Heeger and his colleagues tried an approach that would retain a typical active layer thickness, about 80 nanometers, yet maximize the photocurrent. They added another layer to the cell, a sheet of titanium-oxide sandwiched between the copolymer and the top electrode, which has two roles. First, it redirects the intensity of the light such that it is maximized in the active layer. With higher intensity light reaching the active layer, the photocurrent increases.
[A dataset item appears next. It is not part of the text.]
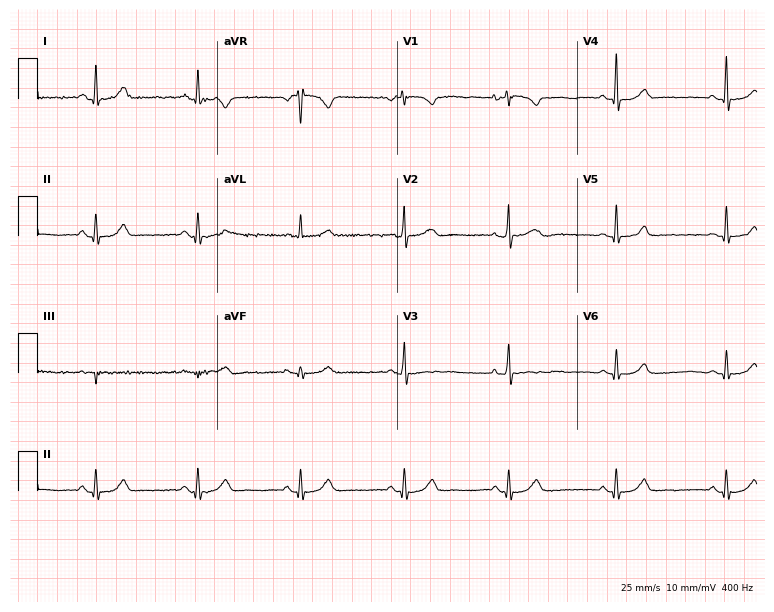
Resting 12-lead electrocardiogram. Patient: a 35-year-old female. Read as a normal ECG.

Second, it acts as a “hole blocker,” helping to keep the photo-generated electrons from recombining with holes.

The group discovered that at a copolymer-to-fullerene ratio of 1:4, the internal quantum efficiency, the number of electrons produced per absorbed photon, is remarkably high - close to 100 percent for light with a wavelength of 450 nanometers (violet-blue light) and above 90 percent for all other wavelengths in the absorbed spectrum.

When illuminated by monochromatic green light, a wavelength of 532 nanometers, the group measured an overall efficiency - the efficiency that measures how much usable current is produced - of 17 percent. This is very high for a solar cell.

“Although, in practice, a solar cell would never be used under a light source that emitted only green light, this shows that it should be possible to achieve efficiencies of 10 to 15 percent in bulk heterojunction ,” says Heeger.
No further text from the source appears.